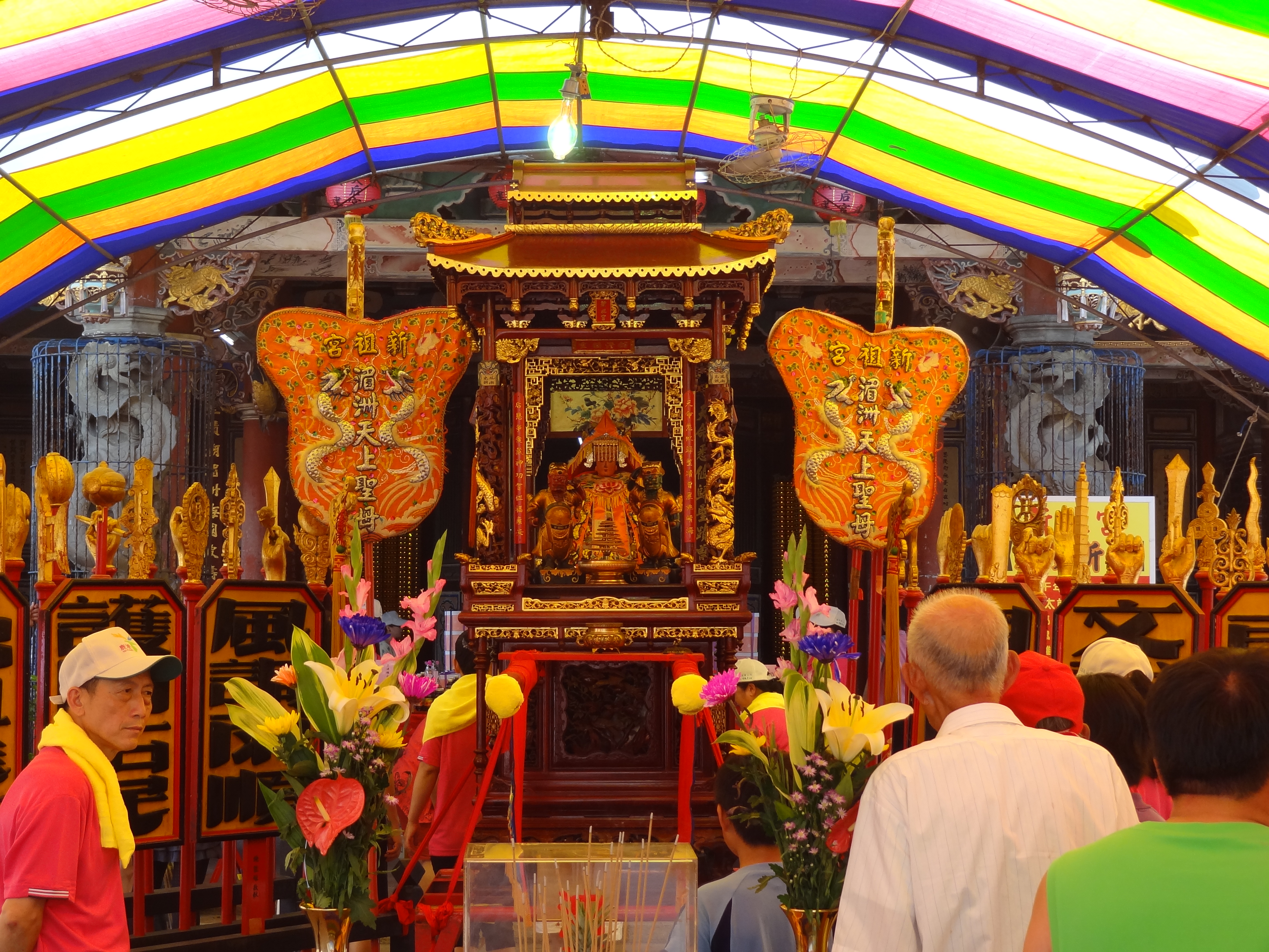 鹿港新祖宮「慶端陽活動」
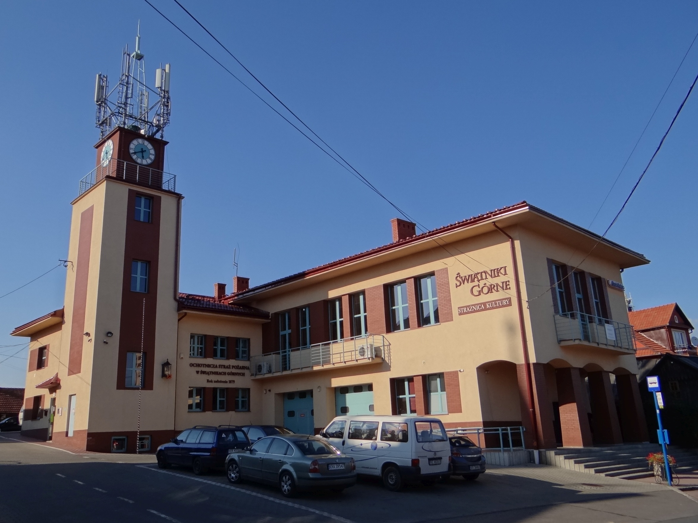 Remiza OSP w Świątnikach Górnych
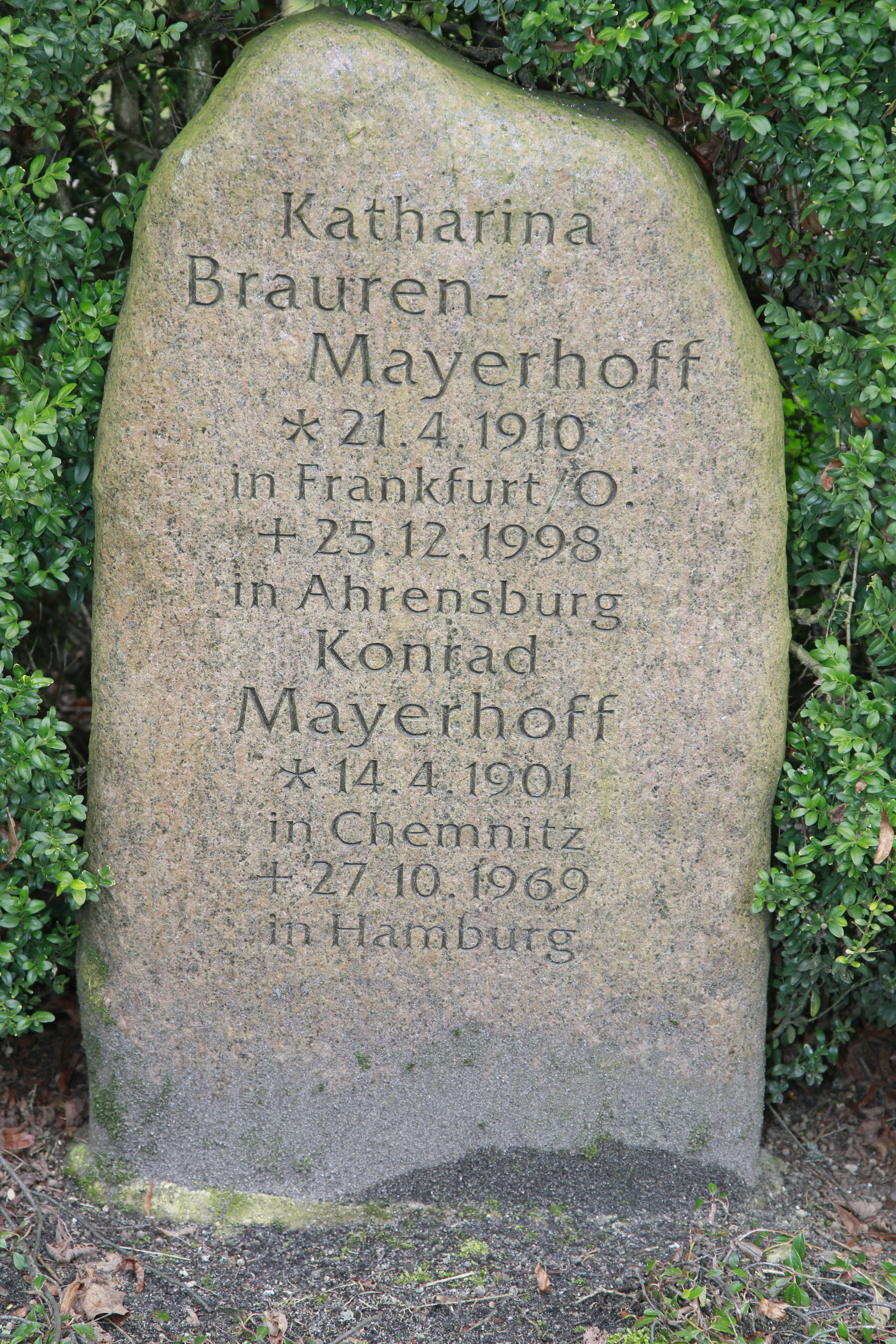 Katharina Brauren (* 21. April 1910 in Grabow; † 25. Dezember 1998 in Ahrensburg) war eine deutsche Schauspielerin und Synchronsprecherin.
******
__Prompt__. Return the material above verbatim. Pictures are to be excluded.

__Task solution__.
 鹿港新祖宮「慶端陽活動」
 Remiza OSP w Świątnikach Górnych
 Katharina Brauren (* 21. April 1910 in Grabow; † 25. Dezember 1998 in Ahrensburg) war eine deutsche Schauspielerin und Synchronsprecherin.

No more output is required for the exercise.